GB: As a graduate student, I found it gutting that it was possible to tell a plausible version of South Africa’s past that erased the country’s 176 years of slavery. How was it possible that almost two centuries of brutality in which enslaved women were subjected to sexual slavery could become invisible in the country’s accounts of its past? The answer was paradoxical. It is not because there were no sources in the archives on the topic – in fact, I discuss a plethora of materials that allude to slavery, including landscape paintings, cartoons, and cookbooks – but because of the picturesque way in which enslaved people was represented in them that created to the idea that slavery at the Cape was “mild” and historically insignificant. Image after image portrayed enslaved people as submissive and compliant figures embedded in a benign past, and the very familiarity and ubiquity of such images helped to cement this benevolent impression.
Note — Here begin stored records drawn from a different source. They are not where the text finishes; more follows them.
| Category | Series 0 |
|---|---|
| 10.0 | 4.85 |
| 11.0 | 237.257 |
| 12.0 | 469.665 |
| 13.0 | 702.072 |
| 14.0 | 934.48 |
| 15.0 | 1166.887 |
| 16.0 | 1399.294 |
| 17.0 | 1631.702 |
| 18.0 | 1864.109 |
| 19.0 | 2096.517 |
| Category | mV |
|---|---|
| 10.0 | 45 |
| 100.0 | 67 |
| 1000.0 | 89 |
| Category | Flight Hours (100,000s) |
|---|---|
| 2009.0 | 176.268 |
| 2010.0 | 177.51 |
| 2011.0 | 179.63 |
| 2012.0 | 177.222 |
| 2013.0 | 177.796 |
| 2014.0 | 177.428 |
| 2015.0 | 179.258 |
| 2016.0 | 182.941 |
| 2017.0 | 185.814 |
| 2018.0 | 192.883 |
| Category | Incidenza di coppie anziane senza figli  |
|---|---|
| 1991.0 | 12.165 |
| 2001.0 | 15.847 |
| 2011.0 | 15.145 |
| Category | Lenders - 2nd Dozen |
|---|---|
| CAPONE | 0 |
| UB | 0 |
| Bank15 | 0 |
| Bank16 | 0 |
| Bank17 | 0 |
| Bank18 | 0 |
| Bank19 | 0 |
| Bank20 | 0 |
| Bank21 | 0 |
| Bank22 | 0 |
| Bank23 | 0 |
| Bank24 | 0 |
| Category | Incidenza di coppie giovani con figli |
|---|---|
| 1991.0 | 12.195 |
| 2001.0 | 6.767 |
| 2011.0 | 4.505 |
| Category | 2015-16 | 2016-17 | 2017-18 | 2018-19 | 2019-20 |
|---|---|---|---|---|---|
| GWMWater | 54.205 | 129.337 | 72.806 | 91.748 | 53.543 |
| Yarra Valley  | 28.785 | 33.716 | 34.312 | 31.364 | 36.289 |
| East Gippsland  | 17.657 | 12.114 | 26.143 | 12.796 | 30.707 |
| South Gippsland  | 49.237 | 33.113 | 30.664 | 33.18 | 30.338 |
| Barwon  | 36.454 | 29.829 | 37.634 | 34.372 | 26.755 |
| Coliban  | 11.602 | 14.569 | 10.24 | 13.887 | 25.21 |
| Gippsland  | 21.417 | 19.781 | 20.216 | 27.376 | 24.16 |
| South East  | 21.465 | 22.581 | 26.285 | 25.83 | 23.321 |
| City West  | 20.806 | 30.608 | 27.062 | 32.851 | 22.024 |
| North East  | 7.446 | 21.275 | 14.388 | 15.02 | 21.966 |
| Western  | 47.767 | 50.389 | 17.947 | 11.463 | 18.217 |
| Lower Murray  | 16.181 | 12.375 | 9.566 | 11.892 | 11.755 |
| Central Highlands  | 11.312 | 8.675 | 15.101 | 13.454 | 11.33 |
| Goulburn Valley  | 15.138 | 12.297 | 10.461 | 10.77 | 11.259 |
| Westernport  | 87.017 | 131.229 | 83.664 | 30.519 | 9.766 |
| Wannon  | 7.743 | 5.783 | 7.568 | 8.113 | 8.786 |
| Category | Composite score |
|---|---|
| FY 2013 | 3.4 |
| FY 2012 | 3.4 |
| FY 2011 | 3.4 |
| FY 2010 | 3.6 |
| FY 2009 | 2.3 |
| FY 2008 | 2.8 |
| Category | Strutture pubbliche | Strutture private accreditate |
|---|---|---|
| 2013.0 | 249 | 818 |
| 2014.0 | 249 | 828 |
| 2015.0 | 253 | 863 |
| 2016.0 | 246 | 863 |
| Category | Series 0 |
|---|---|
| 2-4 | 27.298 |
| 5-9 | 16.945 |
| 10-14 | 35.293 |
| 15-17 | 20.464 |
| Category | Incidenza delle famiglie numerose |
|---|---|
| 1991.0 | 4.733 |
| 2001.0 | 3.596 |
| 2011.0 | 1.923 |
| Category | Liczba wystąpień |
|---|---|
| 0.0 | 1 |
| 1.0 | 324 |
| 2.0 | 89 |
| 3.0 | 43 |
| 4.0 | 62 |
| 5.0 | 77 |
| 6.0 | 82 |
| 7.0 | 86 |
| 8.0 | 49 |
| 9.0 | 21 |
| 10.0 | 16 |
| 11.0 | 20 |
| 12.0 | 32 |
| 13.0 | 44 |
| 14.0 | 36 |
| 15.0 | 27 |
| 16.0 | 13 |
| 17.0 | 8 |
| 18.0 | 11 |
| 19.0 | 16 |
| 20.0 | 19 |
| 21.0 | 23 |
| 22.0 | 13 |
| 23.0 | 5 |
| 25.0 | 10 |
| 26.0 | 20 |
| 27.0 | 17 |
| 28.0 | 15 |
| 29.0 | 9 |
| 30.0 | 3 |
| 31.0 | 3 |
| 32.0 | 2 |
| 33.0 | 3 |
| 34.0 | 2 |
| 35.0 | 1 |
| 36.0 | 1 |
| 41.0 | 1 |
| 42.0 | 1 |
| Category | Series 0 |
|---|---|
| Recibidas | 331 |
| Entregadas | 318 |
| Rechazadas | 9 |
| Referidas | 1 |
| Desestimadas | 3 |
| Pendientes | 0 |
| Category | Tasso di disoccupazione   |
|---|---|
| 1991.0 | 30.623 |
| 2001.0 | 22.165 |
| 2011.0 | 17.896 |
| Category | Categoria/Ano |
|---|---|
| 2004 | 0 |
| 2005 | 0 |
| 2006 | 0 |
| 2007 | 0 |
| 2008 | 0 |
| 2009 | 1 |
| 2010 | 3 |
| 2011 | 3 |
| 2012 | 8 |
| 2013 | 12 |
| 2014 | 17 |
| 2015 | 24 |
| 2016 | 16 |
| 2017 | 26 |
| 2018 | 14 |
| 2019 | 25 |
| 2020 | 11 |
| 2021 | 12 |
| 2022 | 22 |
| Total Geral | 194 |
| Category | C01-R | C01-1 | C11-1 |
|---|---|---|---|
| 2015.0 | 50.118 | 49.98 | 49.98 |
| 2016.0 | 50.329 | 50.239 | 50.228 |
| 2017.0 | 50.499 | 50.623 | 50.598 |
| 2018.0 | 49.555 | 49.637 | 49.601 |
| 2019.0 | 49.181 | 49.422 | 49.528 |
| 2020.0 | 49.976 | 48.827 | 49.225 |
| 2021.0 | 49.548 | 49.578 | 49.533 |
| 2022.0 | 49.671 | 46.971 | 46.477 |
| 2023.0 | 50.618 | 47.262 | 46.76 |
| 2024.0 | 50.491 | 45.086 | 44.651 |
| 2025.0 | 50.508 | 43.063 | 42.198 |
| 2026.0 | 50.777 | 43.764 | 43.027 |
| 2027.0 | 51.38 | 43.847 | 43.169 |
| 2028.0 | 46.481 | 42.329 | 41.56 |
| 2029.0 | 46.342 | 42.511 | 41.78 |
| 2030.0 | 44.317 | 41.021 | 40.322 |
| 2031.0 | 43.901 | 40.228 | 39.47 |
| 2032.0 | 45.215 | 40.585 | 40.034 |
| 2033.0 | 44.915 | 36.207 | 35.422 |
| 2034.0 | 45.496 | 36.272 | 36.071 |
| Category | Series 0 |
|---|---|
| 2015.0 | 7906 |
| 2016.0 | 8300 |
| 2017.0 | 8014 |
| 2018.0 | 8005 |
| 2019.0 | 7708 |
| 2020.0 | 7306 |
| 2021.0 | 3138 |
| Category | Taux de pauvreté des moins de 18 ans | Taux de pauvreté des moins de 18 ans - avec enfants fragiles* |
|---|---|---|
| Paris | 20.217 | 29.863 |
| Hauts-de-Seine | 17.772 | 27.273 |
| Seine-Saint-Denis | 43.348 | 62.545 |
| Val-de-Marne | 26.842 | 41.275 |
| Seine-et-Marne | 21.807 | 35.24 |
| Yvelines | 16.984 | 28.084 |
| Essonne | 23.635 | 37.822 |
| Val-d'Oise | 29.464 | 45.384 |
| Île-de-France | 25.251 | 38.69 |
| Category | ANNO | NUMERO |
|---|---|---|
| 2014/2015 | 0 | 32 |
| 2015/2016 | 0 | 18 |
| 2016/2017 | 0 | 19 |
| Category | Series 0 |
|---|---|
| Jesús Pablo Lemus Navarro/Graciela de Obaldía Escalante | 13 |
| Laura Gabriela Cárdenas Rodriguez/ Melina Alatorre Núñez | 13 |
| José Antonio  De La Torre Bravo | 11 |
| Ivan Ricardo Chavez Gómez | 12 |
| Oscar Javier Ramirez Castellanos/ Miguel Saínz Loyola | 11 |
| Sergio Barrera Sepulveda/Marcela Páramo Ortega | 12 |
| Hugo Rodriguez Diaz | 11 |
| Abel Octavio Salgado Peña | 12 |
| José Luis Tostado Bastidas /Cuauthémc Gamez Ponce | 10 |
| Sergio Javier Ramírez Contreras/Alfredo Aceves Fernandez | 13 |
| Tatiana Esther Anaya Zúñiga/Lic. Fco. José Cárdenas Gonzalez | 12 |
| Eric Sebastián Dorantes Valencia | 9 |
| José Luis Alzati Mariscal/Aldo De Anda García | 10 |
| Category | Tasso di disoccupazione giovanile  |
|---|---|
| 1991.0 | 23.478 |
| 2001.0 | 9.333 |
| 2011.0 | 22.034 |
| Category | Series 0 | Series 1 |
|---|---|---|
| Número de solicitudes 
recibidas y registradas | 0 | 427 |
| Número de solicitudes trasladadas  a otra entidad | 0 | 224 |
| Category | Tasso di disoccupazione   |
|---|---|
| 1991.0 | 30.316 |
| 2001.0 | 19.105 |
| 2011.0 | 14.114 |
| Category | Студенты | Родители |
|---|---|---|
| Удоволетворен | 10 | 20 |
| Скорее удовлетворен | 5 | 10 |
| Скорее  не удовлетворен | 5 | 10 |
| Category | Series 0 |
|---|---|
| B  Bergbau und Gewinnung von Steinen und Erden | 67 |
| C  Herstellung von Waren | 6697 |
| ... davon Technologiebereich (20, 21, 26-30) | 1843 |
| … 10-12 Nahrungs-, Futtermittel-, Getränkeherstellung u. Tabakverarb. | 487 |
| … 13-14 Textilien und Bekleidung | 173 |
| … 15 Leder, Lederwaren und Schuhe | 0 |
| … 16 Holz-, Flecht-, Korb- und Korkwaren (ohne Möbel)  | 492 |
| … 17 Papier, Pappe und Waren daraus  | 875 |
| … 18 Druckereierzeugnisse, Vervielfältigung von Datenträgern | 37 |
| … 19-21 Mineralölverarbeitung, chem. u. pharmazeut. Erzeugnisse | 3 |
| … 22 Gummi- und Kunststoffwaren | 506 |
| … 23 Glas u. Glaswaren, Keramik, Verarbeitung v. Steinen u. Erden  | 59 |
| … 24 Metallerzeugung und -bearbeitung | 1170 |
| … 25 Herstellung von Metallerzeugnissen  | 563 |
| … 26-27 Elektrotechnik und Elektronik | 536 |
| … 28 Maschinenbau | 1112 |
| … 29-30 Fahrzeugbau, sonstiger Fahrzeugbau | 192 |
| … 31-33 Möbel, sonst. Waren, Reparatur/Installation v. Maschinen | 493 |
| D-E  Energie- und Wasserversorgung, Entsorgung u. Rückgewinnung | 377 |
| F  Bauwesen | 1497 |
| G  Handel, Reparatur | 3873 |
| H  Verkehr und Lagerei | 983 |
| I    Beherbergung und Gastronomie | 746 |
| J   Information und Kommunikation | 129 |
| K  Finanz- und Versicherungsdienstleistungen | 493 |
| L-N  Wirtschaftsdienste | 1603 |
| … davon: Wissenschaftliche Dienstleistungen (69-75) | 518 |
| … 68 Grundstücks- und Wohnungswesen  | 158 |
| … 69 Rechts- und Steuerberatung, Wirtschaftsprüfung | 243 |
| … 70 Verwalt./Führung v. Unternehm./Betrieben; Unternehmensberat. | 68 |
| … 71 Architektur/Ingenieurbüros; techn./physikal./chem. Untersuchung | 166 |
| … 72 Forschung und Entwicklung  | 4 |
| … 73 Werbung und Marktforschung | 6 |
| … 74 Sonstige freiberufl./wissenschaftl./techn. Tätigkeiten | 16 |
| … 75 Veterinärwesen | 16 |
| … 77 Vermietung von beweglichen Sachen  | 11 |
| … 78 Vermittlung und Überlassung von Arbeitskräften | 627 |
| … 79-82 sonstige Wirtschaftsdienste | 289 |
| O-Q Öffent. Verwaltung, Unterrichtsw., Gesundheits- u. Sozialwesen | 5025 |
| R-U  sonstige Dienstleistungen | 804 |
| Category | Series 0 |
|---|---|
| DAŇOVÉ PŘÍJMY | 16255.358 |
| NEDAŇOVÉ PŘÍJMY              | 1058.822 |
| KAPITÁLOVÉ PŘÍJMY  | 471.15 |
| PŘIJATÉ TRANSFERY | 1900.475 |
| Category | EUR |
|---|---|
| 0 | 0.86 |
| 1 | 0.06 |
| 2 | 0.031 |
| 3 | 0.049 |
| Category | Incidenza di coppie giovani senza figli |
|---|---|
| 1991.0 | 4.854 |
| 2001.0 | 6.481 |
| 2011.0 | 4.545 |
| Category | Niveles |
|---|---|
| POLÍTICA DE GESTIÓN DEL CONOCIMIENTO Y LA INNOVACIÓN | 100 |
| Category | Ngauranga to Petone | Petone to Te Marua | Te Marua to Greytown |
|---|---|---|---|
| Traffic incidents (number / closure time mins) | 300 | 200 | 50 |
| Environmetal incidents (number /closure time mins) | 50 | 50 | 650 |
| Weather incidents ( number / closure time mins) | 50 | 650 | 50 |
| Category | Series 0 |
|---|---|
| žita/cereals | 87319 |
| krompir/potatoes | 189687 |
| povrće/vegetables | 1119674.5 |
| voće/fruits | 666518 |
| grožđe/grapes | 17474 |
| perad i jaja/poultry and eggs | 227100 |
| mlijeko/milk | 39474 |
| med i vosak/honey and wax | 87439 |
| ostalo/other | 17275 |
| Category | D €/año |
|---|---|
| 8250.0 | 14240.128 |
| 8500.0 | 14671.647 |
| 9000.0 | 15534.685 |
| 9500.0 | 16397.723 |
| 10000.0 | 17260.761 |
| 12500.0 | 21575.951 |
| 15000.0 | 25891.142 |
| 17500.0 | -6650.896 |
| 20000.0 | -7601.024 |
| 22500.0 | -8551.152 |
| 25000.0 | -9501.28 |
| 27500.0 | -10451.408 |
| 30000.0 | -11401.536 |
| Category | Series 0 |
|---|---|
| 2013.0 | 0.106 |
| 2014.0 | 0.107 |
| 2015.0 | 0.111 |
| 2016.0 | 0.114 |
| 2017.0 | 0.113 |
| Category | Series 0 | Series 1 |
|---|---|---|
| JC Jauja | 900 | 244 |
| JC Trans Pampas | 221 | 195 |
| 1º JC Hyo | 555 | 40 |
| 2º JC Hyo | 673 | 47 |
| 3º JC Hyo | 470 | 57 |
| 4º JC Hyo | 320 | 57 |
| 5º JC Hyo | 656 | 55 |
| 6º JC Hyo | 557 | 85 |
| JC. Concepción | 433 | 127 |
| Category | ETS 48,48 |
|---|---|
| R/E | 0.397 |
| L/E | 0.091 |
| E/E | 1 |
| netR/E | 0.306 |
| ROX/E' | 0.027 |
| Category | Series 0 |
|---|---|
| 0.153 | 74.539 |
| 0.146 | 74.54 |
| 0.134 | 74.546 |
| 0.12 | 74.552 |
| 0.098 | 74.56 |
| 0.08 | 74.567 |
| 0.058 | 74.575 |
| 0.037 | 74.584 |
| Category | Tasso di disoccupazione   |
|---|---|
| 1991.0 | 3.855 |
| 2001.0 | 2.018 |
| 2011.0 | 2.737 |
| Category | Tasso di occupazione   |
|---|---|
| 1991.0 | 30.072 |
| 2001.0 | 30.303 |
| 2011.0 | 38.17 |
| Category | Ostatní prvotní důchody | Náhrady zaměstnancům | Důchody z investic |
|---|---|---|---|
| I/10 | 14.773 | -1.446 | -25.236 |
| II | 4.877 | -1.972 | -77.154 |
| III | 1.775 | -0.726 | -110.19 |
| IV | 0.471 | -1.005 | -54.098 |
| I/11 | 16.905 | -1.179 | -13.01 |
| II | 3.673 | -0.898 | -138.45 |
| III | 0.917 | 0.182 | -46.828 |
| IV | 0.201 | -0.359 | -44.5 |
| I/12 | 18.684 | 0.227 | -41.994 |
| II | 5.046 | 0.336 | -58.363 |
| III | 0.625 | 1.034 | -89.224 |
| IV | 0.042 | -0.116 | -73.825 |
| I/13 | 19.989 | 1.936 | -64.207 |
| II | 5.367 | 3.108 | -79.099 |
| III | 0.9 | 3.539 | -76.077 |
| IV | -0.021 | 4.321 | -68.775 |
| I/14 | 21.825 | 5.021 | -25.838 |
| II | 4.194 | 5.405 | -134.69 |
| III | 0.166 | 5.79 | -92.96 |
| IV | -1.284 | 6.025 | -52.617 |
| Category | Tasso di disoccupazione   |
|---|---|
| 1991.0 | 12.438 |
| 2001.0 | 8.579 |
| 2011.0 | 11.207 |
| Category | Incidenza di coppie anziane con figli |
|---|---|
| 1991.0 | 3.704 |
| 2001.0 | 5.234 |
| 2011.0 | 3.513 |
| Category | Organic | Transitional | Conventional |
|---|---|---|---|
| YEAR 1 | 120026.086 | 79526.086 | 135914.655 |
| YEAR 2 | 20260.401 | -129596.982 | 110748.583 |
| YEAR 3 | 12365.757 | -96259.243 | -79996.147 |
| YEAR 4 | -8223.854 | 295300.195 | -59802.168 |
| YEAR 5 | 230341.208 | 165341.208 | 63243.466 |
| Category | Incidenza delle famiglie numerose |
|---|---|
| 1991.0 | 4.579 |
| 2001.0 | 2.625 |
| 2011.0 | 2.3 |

So, in writing about this period, I argued that such representations masked the extreme violence of slavery at the Cape and rendered it both highly visible and overlooked. I pointed to revisionist scholarship that showed that slavery shaped every aspect of Cape society and was marked by high levels of violence. I also drew on a different archive, one that included oral history, jokes, and contemporary art that revisited the topic in necessary ways. This practice of rereading the archive and expanding the archive helped me to craft a new understanding of the relation of slavery to concepts of race, gender, sexuality, and religion in South Africa.

TUW: You are one of South Africa’s most acclaimed literary voices and have authored several poetry collections. Can you share your entry into poetry with our readers? Furthermore, how has this medium allowed you to grapple with painful histories, the delicates of intimate relationships, and the politics of refusal?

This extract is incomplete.